> _MATERIAL SHOWN_

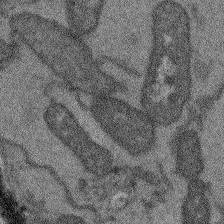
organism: Arabidopsis thaliana
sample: Root tip
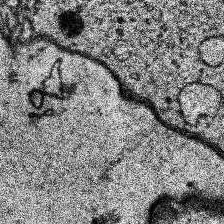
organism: Human
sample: Temporal Lobe
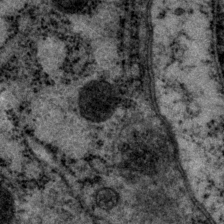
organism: P. pacificus
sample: Pharynx
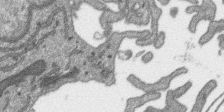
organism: Human
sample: Lung epithelial cells infected with SARS-CoV-2
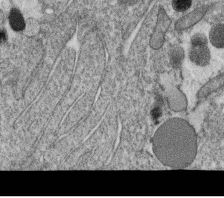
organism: C. elegans
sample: C. elegans oocyte; sperm cells
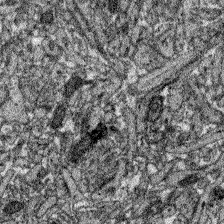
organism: Zebrafish
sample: Larval olfactory bulb
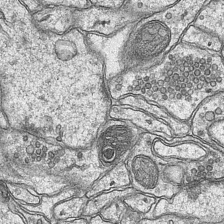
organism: Mouse
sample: CA1 Hippocampus
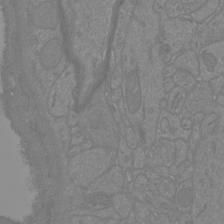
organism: Mouse
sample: Cortical neurons
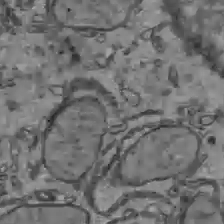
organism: C57BL Mouse
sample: Liver
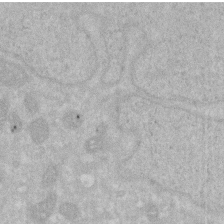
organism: Human
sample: HIV infected U937 cells
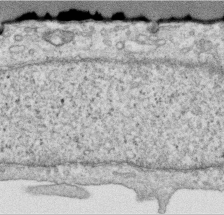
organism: Human
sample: Centriole in RPE cells
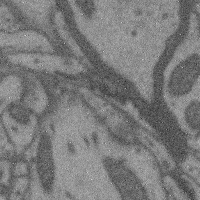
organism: Mouse
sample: Cerebral cortex
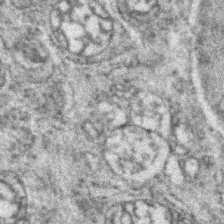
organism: Zebrafish
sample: Zebrafish embryo
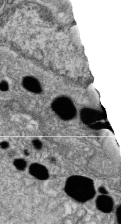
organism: Zebrafish
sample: Cilia; retinal pigment epithelium
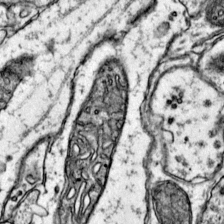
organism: Mouse
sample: Primary visual cortex
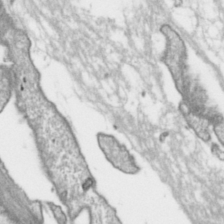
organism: Toxoplasma gondii
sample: Parasites in a vacuole inside a host cell
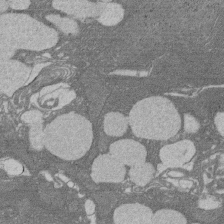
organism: Rat
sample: Salivary granule
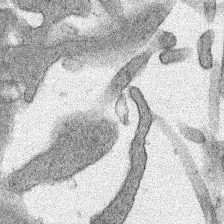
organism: Human
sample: Mitochondria in HCT116 cells
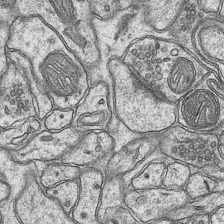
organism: Mouse
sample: CA1 Hippocampus
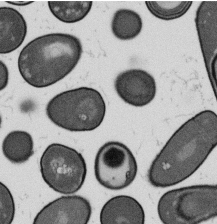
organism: B. subtilis
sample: Bacterial spore
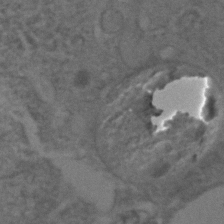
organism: C. elegans
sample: C. elegans embryo
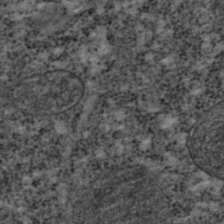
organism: C. elegans
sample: C. elegans embryo
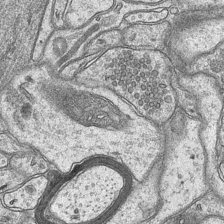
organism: Mouse
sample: CA1 Hippocampus
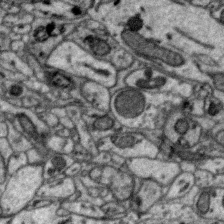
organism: Zebra finch
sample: Brain
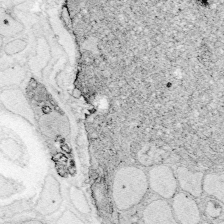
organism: Zebrafish
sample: Whole-Brain
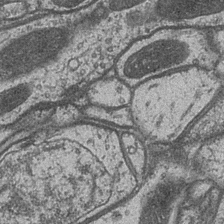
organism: Drosophila
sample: Optic medulla
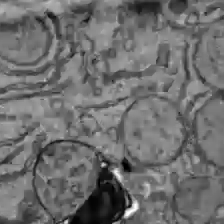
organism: C57BL Mouse
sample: Liver
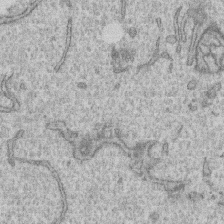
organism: Human
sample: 1205lu cells
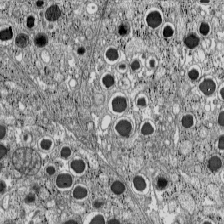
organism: C57BL Mouse
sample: Pancreatic islet
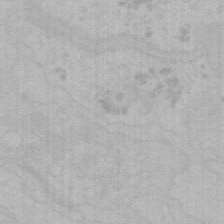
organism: Mouse
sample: Choroid plexus
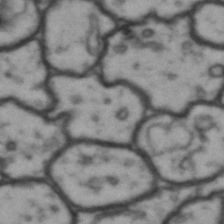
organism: Drosophila
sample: Brain
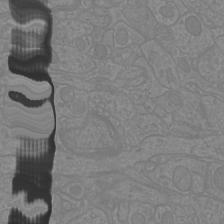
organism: Mouse
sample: Cortical neurons
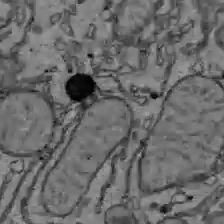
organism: C57BL Mouse
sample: Liver
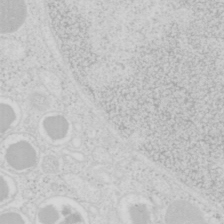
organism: Mouse
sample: Pancreas
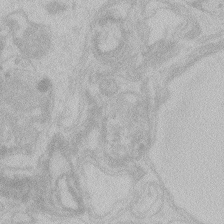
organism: Zebrafish
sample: Macrophage infected with Toxoplasma gondii
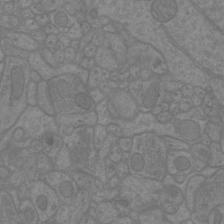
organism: Mouse
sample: Cortical neurons
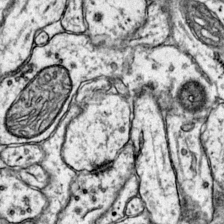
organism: Mouse
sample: Primary visual cortex
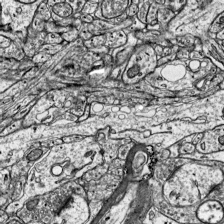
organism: Mouse
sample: Visual Cortex
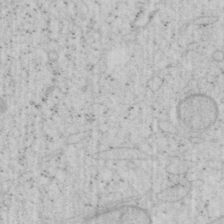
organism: Human
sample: HeLa cells
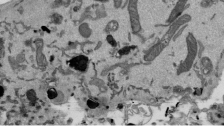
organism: Mouse
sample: ED-1 cell nuclei; centrioles
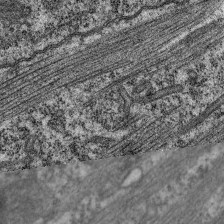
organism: C. elegans
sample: Pharynx
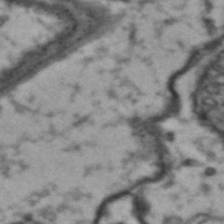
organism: Drosophila
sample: Brain
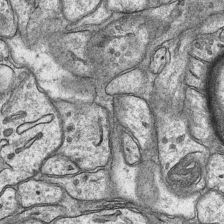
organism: Mouse
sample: CA1 Hippocampus
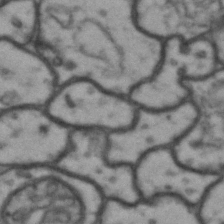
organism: Drosophila
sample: Brain
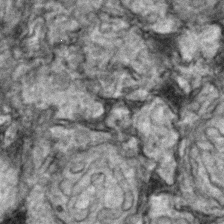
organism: Zebrafish
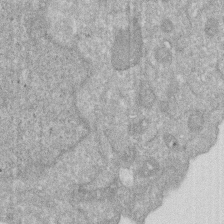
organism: Human
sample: HIV infected U937 cells
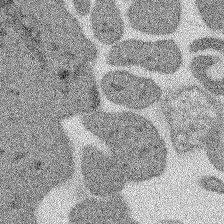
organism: Human
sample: HeLa cells
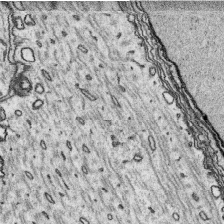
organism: Platynereis dumerilii
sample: Parapodia
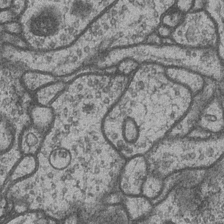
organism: Drosophila
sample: Optic medulla
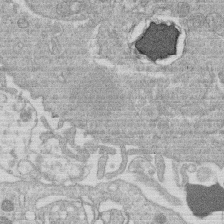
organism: Human
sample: Macrophage cells
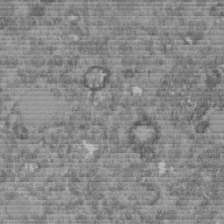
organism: C. elegans
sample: C. elegans embryo early stage
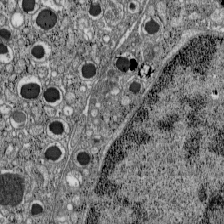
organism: C57BL Mouse
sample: Pancreatic islet
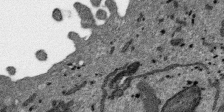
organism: Human
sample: Lung epithelial cells, uninfected (mock) control
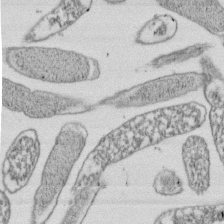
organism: E. coli
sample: Bacterial nucleoid
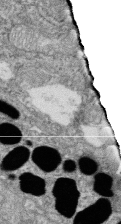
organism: Zebrafish
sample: Cilia; retinal pigment epithelium
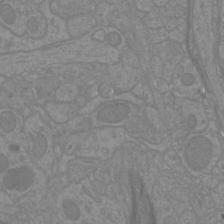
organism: Mouse
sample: Cortical neurons

> _EXERCISE DIRECTIONS_
Set down each line of the material exactly and skip every image.

> _THE COMPLETED TASK_
organism: Arabidopsis thaliana
sample: Root tip
organism: Human
sample: Temporal Lobe
organism: P. pacificus
sample: Pharynx
organism: Human
sample: Lung epithelial cells infected with SARS-CoV-2
organism: C. elegans
sample: C. elegans oocyte; sperm cells
organism: Zebrafish
sample: Larval olfactory bulb
organism: Mouse
sample: CA1 Hippocampus
organism: Mouse
sample: Cortical neurons
organism: C57BL Mouse
sample: Liver
organism: Human
sample: HIV infected U937 cells
organism: Human
sample: Centriole in RPE cells
organism: Mouse
sample: Cerebral cortex
organism: Zebrafish
sample: Zebrafish embryo
organism: Zebrafish
sample: Cilia; retinal pigment epithelium
organism: Mouse
sample: Primary visual cortex
organism: Toxoplasma gondii
sample: Parasites in a vacuole inside a host cell
organism: Rat
sample: Salivary granule
organism: Human
sample: Mitochondria in HCT116 cells
organism: Mouse
sample: CA1 Hippocampus
organism: B. subtilis
sample: Bacterial spore
organism: C. elegans
sample: C. elegans embryo
organism: C. elegans
sample: C. elegans embryo
organism: Mouse
sample: CA1 Hippocampus
organism: Zebra finch
sample: Brain
organism: Zebrafish
sample: Whole-Brain
organism: Drosophila
sample: Optic medulla
organism: C57BL Mouse
sample: Liver
organism: Human
sample: 1205lu cells
organism: C57BL Mouse
sample: Pancreatic islet
organism: Mouse
sample: Choroid plexus
organism: Drosophila
sample: Brain
organism: Mouse
sample: Cortical neurons
organism: C57BL Mouse
sample: Liver
organism: Mouse
sample: Pancreas
organism: Zebrafish
sample: Macrophage infected with Toxoplasma gondii
organism: Mouse
sample: Cortical neurons
organism: Mouse
sample: Primary visual cortex
organism: Mouse
sample: Visual Cortex
organism: Human
sample: HeLa cells
organism: Mouse
sample: ED-1 cell nuclei; centrioles
organism: C. elegans
sample: Pharynx
organism: Drosophila
sample: Brain
organism: Mouse
sample: CA1 Hippocampus
organism: Drosophila
sample: Brain
organism: Zebrafish
organism: Human
sample: HIV infected U937 cells
organism: Human
sample: HeLa cells
organism: Platynereis dumerilii
sample: Parapodia
organism: Drosophila
sample: Optic medulla
organism: Human
sample: Macrophage cells
organism: C. elegans
sample: C. elegans embryo early stage
organism: C57BL Mouse
sample: Pancreatic islet
organism: Human
sample: Lung epithelial cells, uninfected (mock) control
organism: E. coli
sample: Bacterial nucleoid
organism: Zebrafish
sample: Cilia; retinal pigment epithelium
organism: Mouse
sample: Cortical neurons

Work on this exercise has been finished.